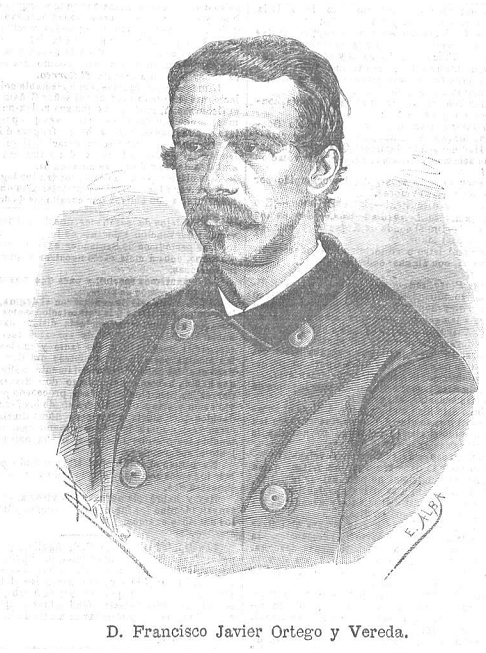 Retrato de Francisco Ortego y Vereda, en periódico español El Globo.
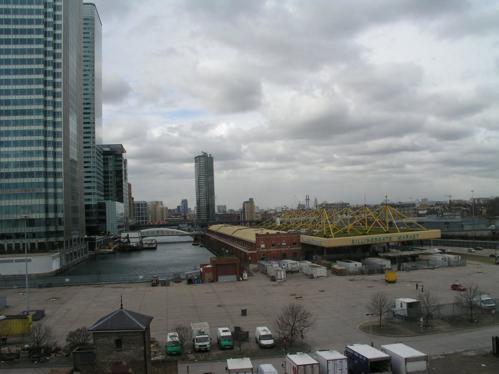 Já, autor této fotografie, ji uvolňuji jako Public Domain
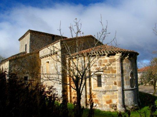 Foto Iglesia Fuente Urbel
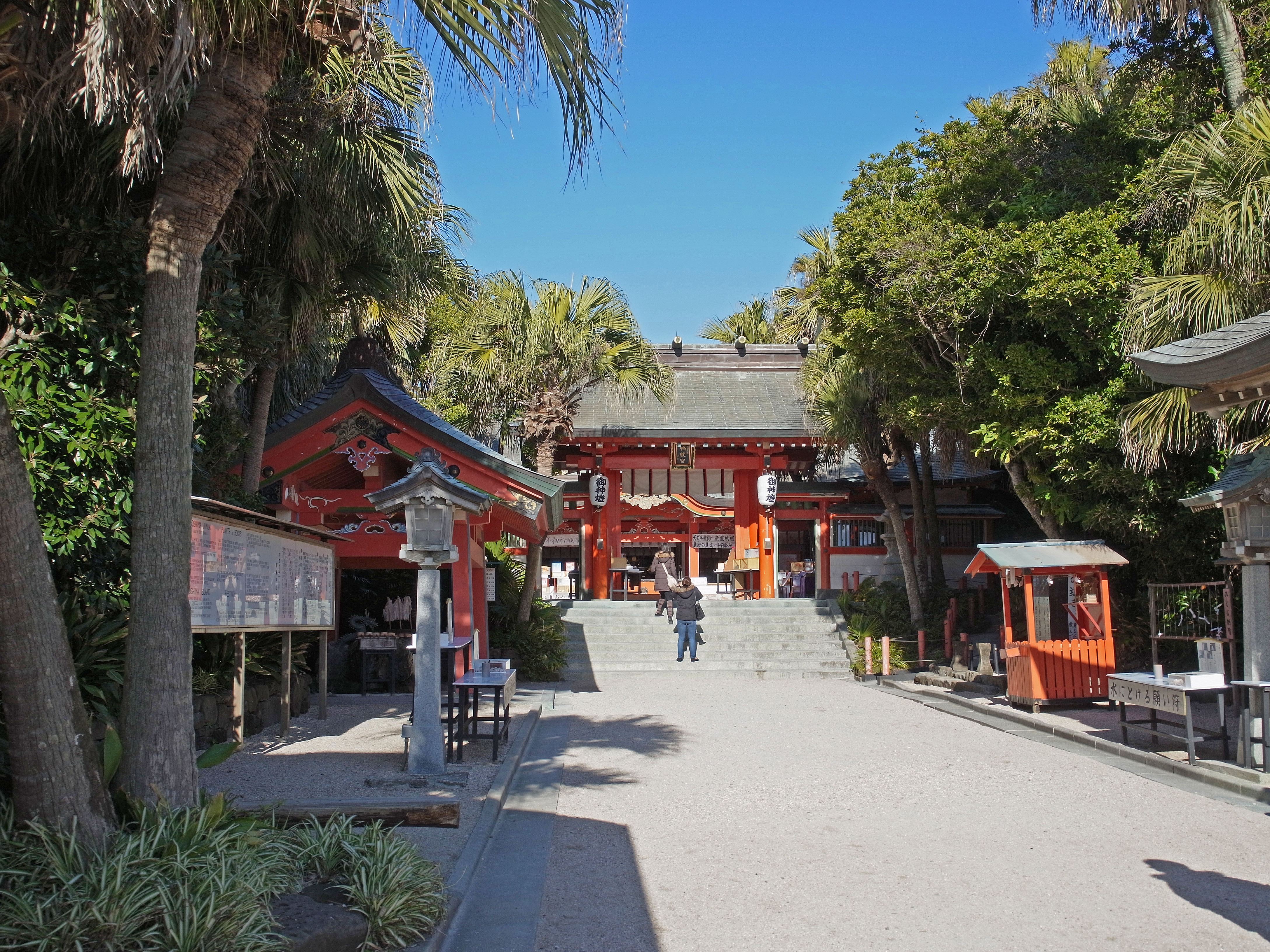 Ao-Shima shrine ., 青島神社
• • •
Exercise requirements:
Please set down the whole listing exactly, apart from the pictures.

Output of the exercise:
 Retrato de Francisco Ortego y Vereda, en periódico español El Globo.
 Já, autor této fotografie, ji uvolňuji jako Public Domain
 Foto Iglesia Fuente Urbel
 Ao-Shima shrine ., 青島神社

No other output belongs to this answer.